Sur les arrestations de Bologne –

communiqué de solidarité qui a pas mal tourné en Italie

Nous sommes tous Fuoriluogo

Le 6 avril le cercle Fuoriluogo de Bologne a été mis sous scellés à la suite d’une opération policière conjointe dans 16 villes d’Italie, au cours de laquelle ont eues lieu 60 perquisitions, 5 incarcérations et 7 placements sous contrôle judiciaire. Le chef d’inculpation est «association de malfaiteurs». La vérité est qu’ils cherchent à frapper ceux qui depuis des années s’opposent à la guerre et au racisme par tous les moyens nécessaires.

Dans un monde toujours et de nouveau en guerre,
entre les colonels fous qui bombardent les villes rebelles
et les gendarmes du monde qui tirent sur tout ce qui bouge ;

Dans un monde nucléarisé, un monde de mers radioactives et de terres empoisonnées,
où chaque tremblement de terre est un nouveau marché
et chaque tumeur un client de plus pour les lobbies de la santé ;

Dans un monde obsédé par la «sécurité»
mais dans lequel le sort de chacun est entre les mains du docteur Folamour et de ministres abrutis,
et la santé entre les mains de multinationales pharmaceutiques et de trafficants de déchets ;

Dans un monde d’hospices de luxe pour vieux riches,
de call centers et de prisons pour jeunes pauvres,
un monde où on ne trouve pas de travail, et quand on en trouve, c’est toujours de la merde,
de vies hypothéquées pour payer le loyer, dans un monde où l’on consomme par ennui ;

Dans un monde dans lequel la crise économique sert à te tenir à ta place
et la dernière «situation d’urgence» sert à te faire baisser la tête ;

Dans un monde d’hommes et de femmes qui fuient la guerre et à la misère,
un monde de camps de réfugiés et de déportations de masse, de check-points et de frontières électrifiées,
d’esclaves de la faim et de morts noyés ;

Dans ce monde, le monde d’Hiroshima, de Nagasaki, de Tchernobyl, de Fukushima, le monde d’Auschwitz, de Mauthausen, de Gaza, de Ceuta et Melilla, de Porto Palo, de Lampedusa, le monde de Gradisca, de Pontegaleria, de via Corelli, de via Mattei [adresses de divers centres de rétention italiens, ndt], de Ventimiglia ;

Dans CE monde
nous sommes TOUS fuoriluogo [il s’agit d’un jeu de mot, fuoriluogo signifie littéralement hors-lieu, pas à sa place, ndt] ;

parce que dans ce monde
la vie est bannie,
reléguée dehors,
dans les lieux, dans les recoins d’une histoire
qu’on voudrait réduire en cendres une fois pour toutes,
pour pouvoir enfin respirer
et donner lieu à de nouvelles formes de vie ;

Samedi 16 avril tous et toutes à Bologne à 15h piazza XX settembre
manifestation en soutien aux révoltes de la Méditerrannée, contre la guerre et ses complices, pour continuer la lutte de ceux qui ont été arrêtés et redire à haute voix : «nous sommes tous fuoriluogo» ;
Samedi 23 avril tous et toutes à Caorso à 15h piazza della Rocca
manifestation contre le nucléaire et le monde qui le produit, pour que le nucléaire s’arrête avec Fukushima.

Grosse vague répressive contre la mouvance anarchiste en Italie

Un épisode très grave et d’une proportion assez exceptionnelle, même pour un pays très fortement répressif comme l’Italie, a eu lieu hier matin dans la péninsule.
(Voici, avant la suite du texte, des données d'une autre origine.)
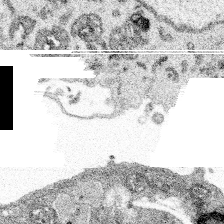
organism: Spongilla lacustris
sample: Multiple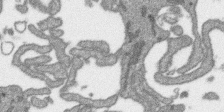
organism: Human
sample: Lung epithelial cells infected with SARS-CoV-2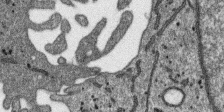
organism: Human
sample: Lung epithelial cells infected with SARS-CoV-2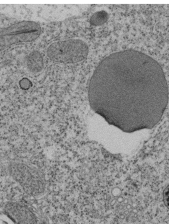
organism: Tetrahymena
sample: Cilia in tetrahymena

Plus de 300 flics ont fait des descentes chez au moins une soixantaine de camarades proches de la mouvance soi-disant «insurrectionnaliste» à Bologne, Ferrare, Modène, Rome, Padoue, Trento, Reggio Calabria, Ancona, Turin, Lecce, Naples, Trieste, Gêne, Teramo, Forlì, Ravenne et Milan.
Le bilan est très lourd : 27 d’entre eux sont mis sous enquête et le procureur a ordonné des limitations de la liberté personnelle contre 12 personnes (dont 5 incarcérations). En outre, le Centre Social FuoriLuogo (Bologne) a été fermé et cadenassé.
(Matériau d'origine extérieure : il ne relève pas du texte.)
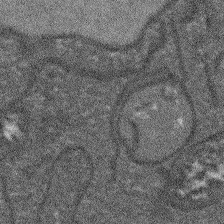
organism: Arabidopsis thaliana
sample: Root tip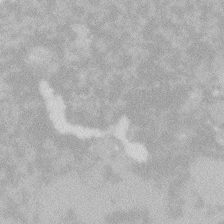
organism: Zebrafish
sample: Macrophage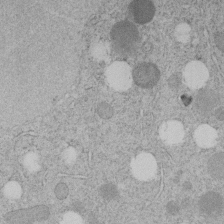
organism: C. elegans
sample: C. elegans embryo early stage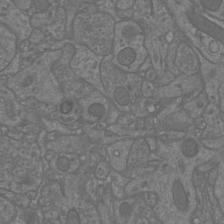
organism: Mouse
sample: Cortical neurons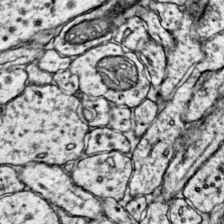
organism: Mouse
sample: Primary visual cortex

L’opération policière a été largement médiatisée. Les flics parlent d’antagonistes qui avaient cristallisé leurs luttes sur des cibles clés : l’Eni (l’entreprise italienne du pétrole, complice de Khadafi), les forces de police, des cibles du pouvoir économique, des groupe politiques (la Lega Nord, le parti populiste du Nord de l’Italie) ainsi que les symboles des politiques gouvernementales qu’ils combattaient (les centres d’identification et d’expulsion pour migrantEs).
Les enquêteurs ont déclaré que les anarchistes se coordonnaient grâce à un dangereux journal qu’ils diffusaient à travers toute l’Italie et qu’ils (les flics) ont d’ailleurs cherché avec acharnement pendant les perquisitions. Il ne s’agit de rien d’autre que de l’excellent Invece dont on vous avait proposé quelques extraits il y a quelques temps.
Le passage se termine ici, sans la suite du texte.